Step by step solution

01

Calculate the correlation

First, you must calculate the correlation between the 'LifeExpectancy' and 'Health' variables using a statistical software. The correlation will give you an idea of the strength and direction of the linear relationship between these two variables. Also, perform a hypothesis test to find out the p-value. The null hypothesis is that the correlation is zero, and the alternative is that it is not zero.
02

Calculate the regression line

Then, calculate the regression line to predict 'LifeExpectancy' based on 'Health'. The equation will be of the form \(y = mx + c\), where \(m\) is the slope and \(c\) is the intercept. Again, use your statistical software to perform a hypothesis test for the slope. The null hypothesis is that the slope is zero (indicating no relationship between 'LifeExpectancy' and 'Health'), and the alternative is that it is not zero.
03

Perform an ANOVA test

Next, perform an analysis of variance (ANOVA) test.
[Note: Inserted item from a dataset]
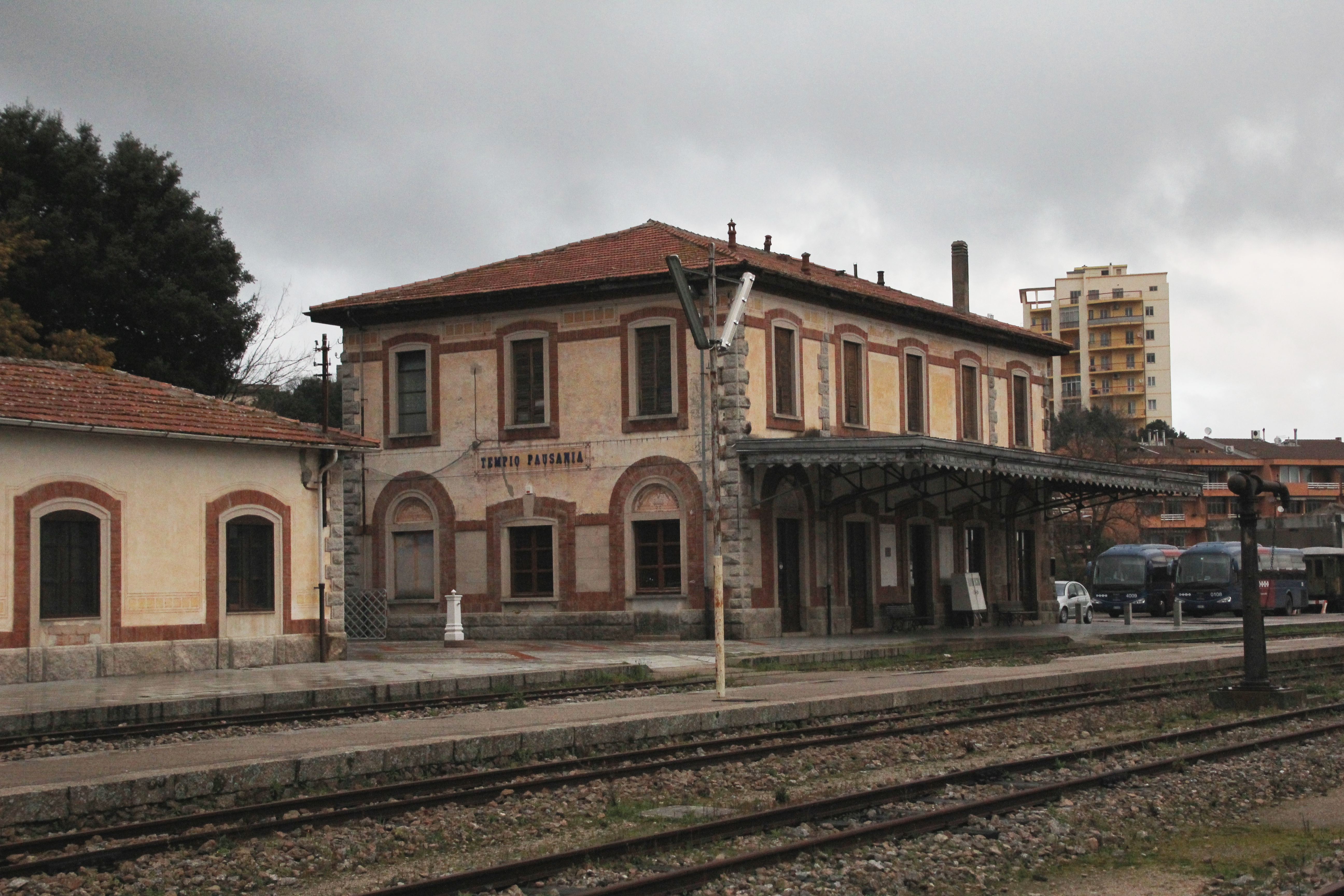 Tempio Pausania - Stazione ferroviaria

This will calculate the F-statistic, which tests the overall significance of the model. As with the previous steps, use statistical software to find the F-statistic and p-value.
04

Comment on the model's effectiveness

Finally, based on your analyses in the earlier steps, provide a comment on the model's effectiveness. If the p-values from your hypothesis tests are less than your chosen significance level (typically 0.05), then the model can be considered effective. Additionally, consider the practical implications of your findings when making this comment.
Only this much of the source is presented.